* **PROBLEM DESCRIPTION**: Everything from the line that holds "Muzeum v Litovli, pohled do expozice." through the end of the listing below must be retyped word for word, without any pictures.

* **RAW DATA**:
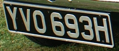 licenseplate GB old
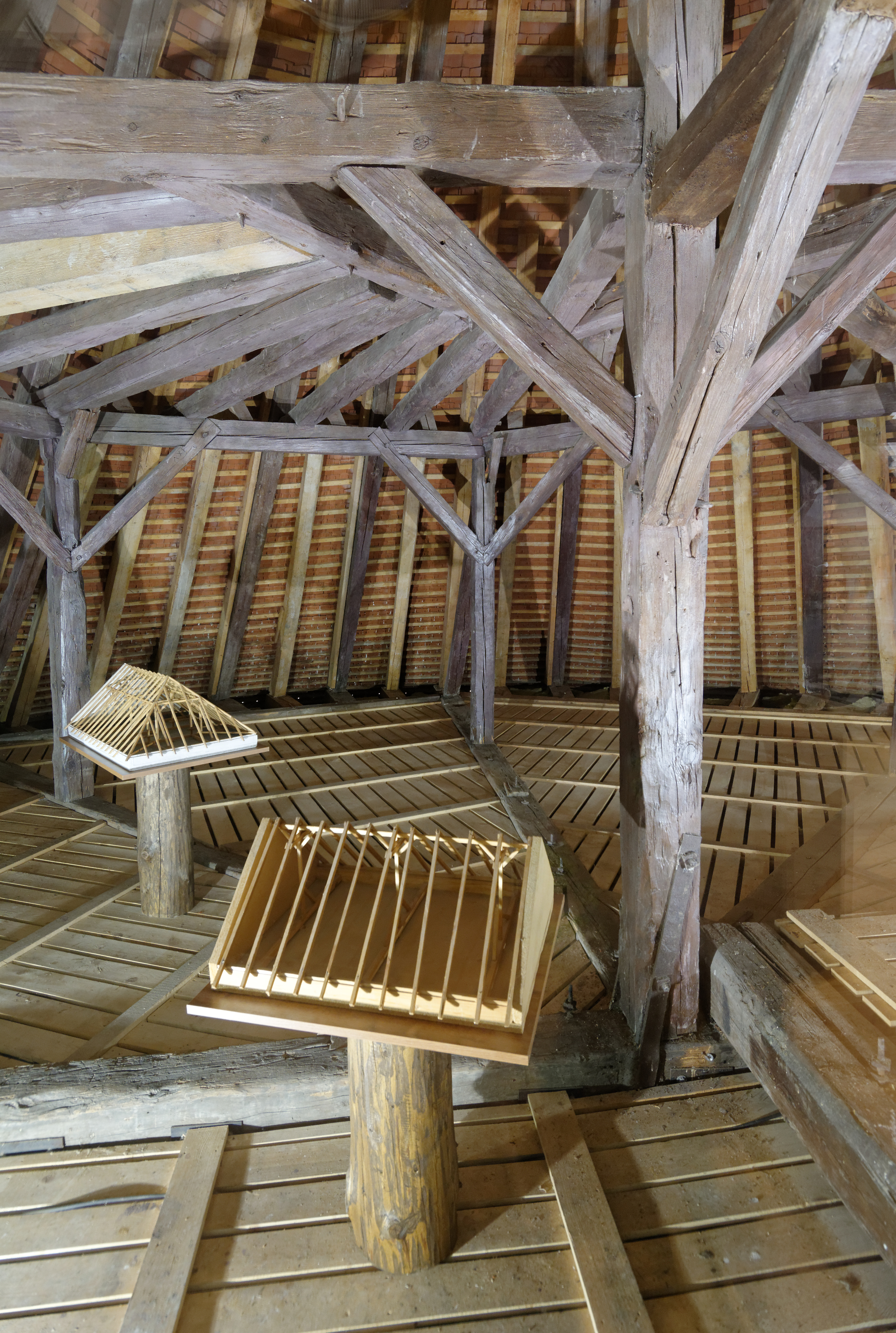 Muzeum v Litovli, pohled do expozice.
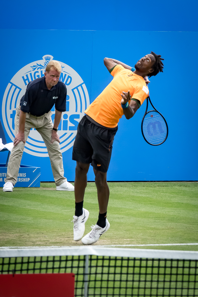 Gael Monfils
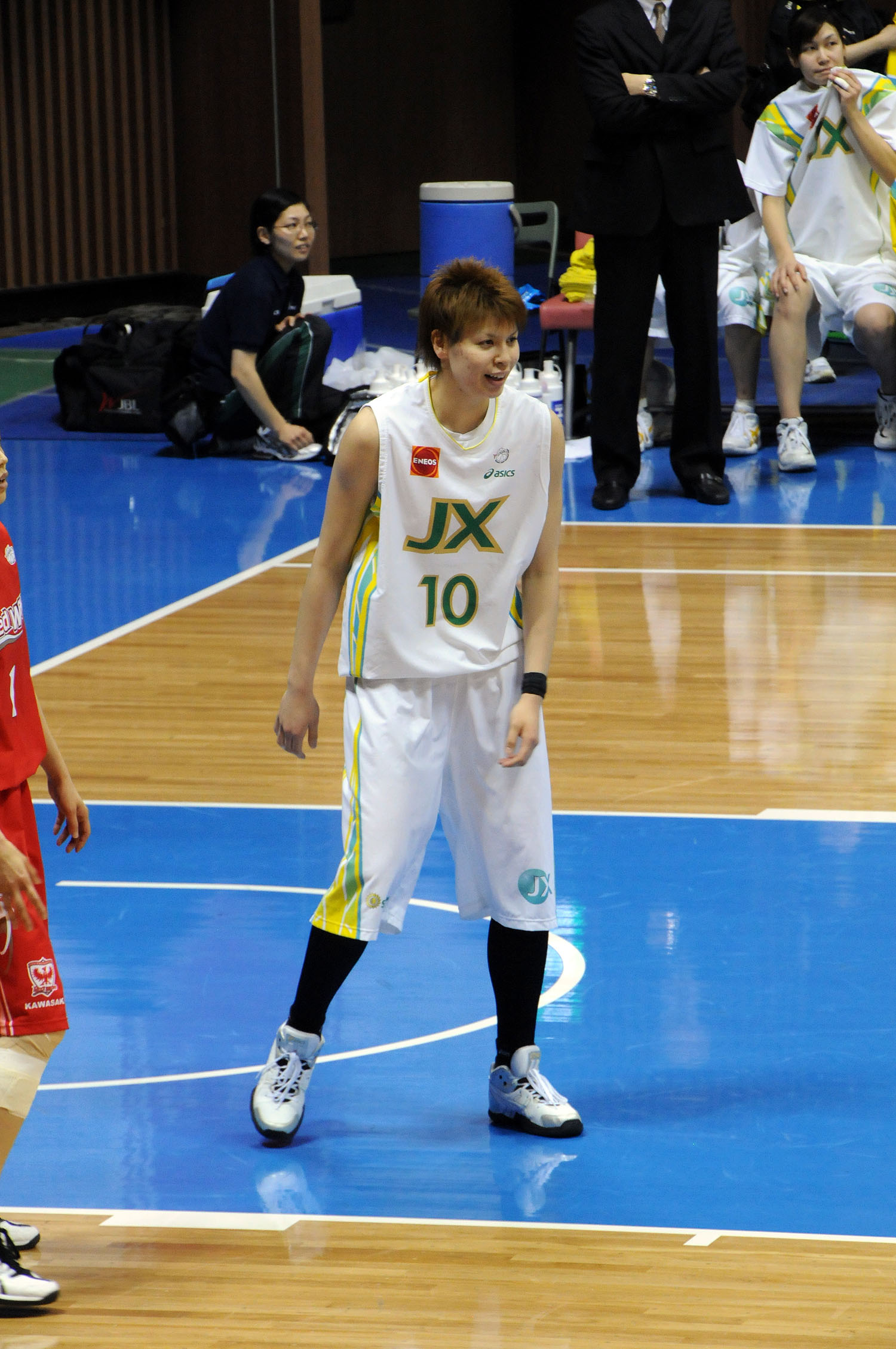 JXサンフラワーズ、渡嘉敷来夢選手。代々木第二体育館で。

* **SOLUTION BELOW**:
 Muzeum v Litovli, pohled do expozice.
 Gael Monfils
 JXサンフラワーズ、渡嘉敷来夢選手。代々木第二体育館で。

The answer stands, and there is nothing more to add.